Figure 1. Home Occupants Who Spend Most of the Day at Home Experience Higher Temperatures Than They Prefer
We also explore if residents who experience discomfort disable the automation feature, thereby limiting its long-run effectiveness. We find that very few customers who initially turned this feature on later turn it off. We also find that those who are always home during peak hours are no more likely than other customers to disable the feature. Moreover, we find that the effects of participation in the automation feature persist beyond the month of August and into the fall.
While the savings per household that we identify are small, they can add up across households. Aggregating across the 2,133 participants in our study yields a reduction of roughly 0.56 megawatts in peak demand during an average peak-period hour, but the effect could be much larger across the full suite of Ecobee customers in Ontario. Extrapolating our findings to California, which has about 1.6 million smart thermostats installed and is moving toward widespread residential time-of-use pricing, we find a 66-megawatt to 427-megawatt reduction in demand during an average peak-period hour on a warm or hot summer day, depending on assumptions about enrollment in time-of-use pricing programs. Other devices, such as hot water heaters and pool pumps, could be adapted to optimize their operation in response to time-varying prices. Our work suggests that such programs could deliver important energy savings and be designed in a way to minimize discomfort for customers. Such automation could help pave the way for more widespread acceptance of time-varying electricity prices.

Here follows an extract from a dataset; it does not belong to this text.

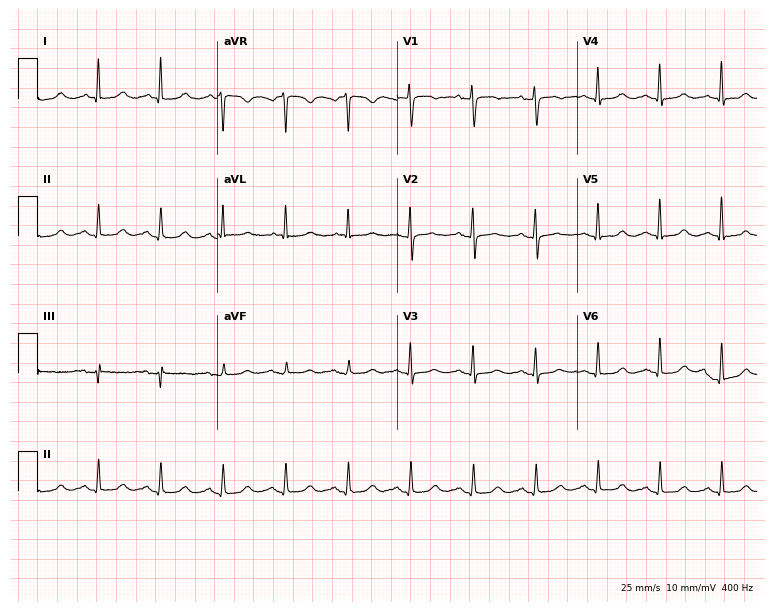
Resting 12-lead electrocardiogram. Patient: an 81-year-old female. Read as a normal ECG.
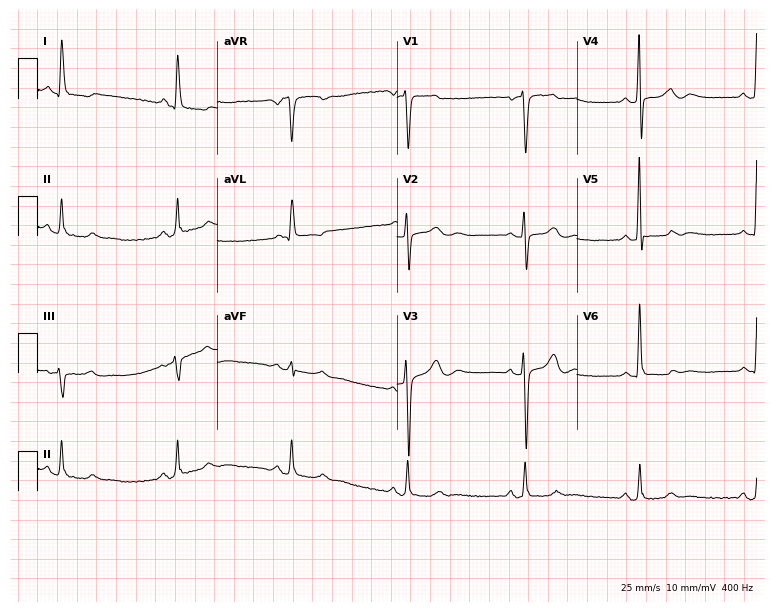
ECG — a 53-year-old female patient. Screened for six findings — first-degree AV block, right bundle branch block, left bundle branch block, sinus bradycardia, atrial fibrillation, sinus tachycardia — none is recorded. Findings outside these six are not listed.

Other devices, such as hot water heaters and pool pumps, could be adapted to optimize their operation in response to time-varying prices. Our work suggests that such programs could deliver important energy savings and be designed in a way to minimize discomfort for customers. Such automation could help pave the way for more widespread acceptance of time-varying electricity prices.

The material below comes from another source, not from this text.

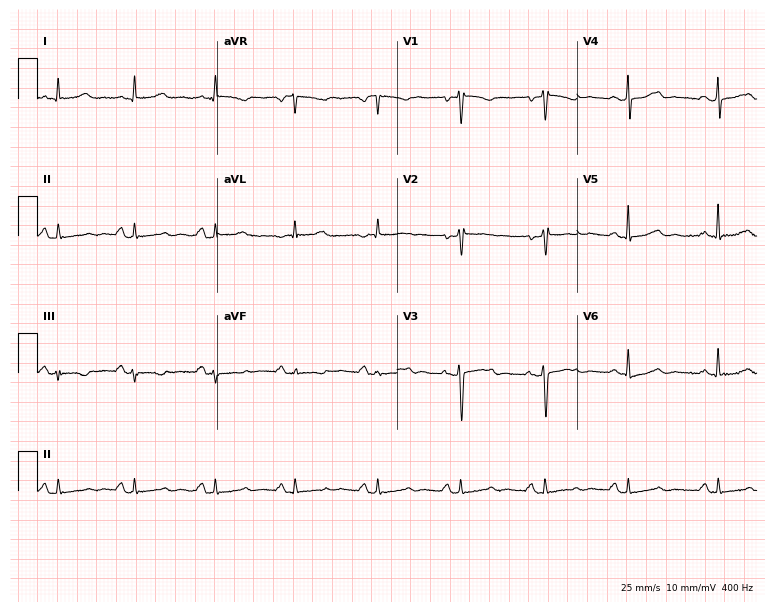
12-lead ECG (7.3-second recording at 400 Hz) from a 53-year-old female. Screened for six findings — first-degree AV block, right bundle branch block, left bundle branch block, sinus bradycardia, atrial fibrillation, sinus tachycardia — none is recorded. Only these six findings were labelled.
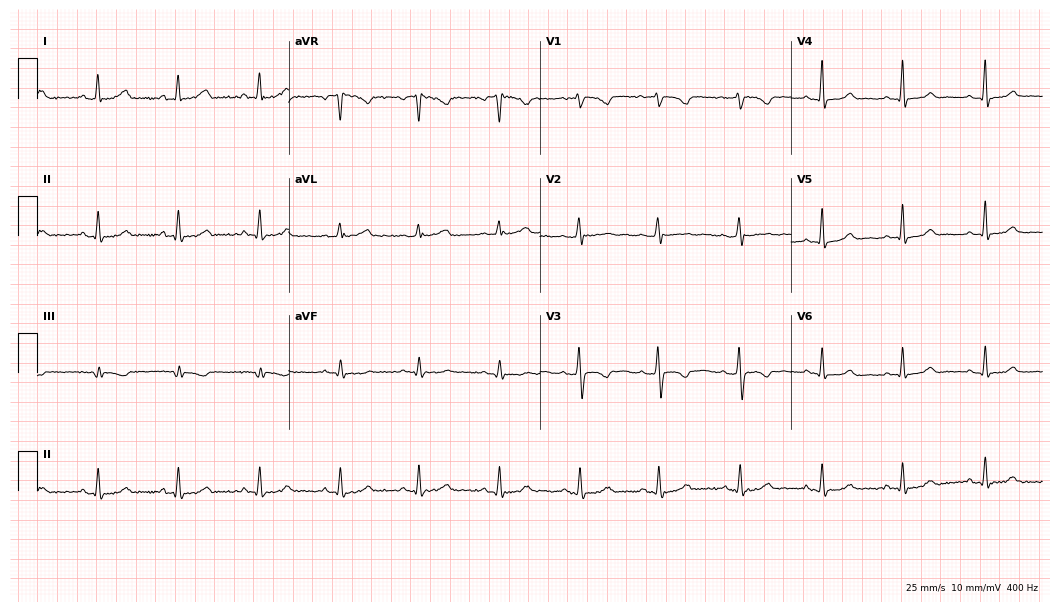
Electrocardiogram (10.2-second recording at 400 Hz), a 29-year-old female patient. Overall reading on record: normal ECG.

Decarbonizing the electricity system to avoid the worst consequences of global climate change will require substantial reliance on variable and intermittent sources of renewable energy, such as wind and solar. In a renewables-abundant future, the efficiencies we gain from pricing dynamically, with the aim of balancing demand and supply at each moment in time, will be even greater than today. Smart devices can reduce the cost of adjusting consumption in response to price variation. Smart devices also can help overcome political opposition to more widespread implementation of time-varying electricity prices. With nearly 20 states and the federal government targeting complete or substantial decarbonization of the electricity system in the next couple of decades, smart technologies could be integral to achieving these goals at a reasonable cost.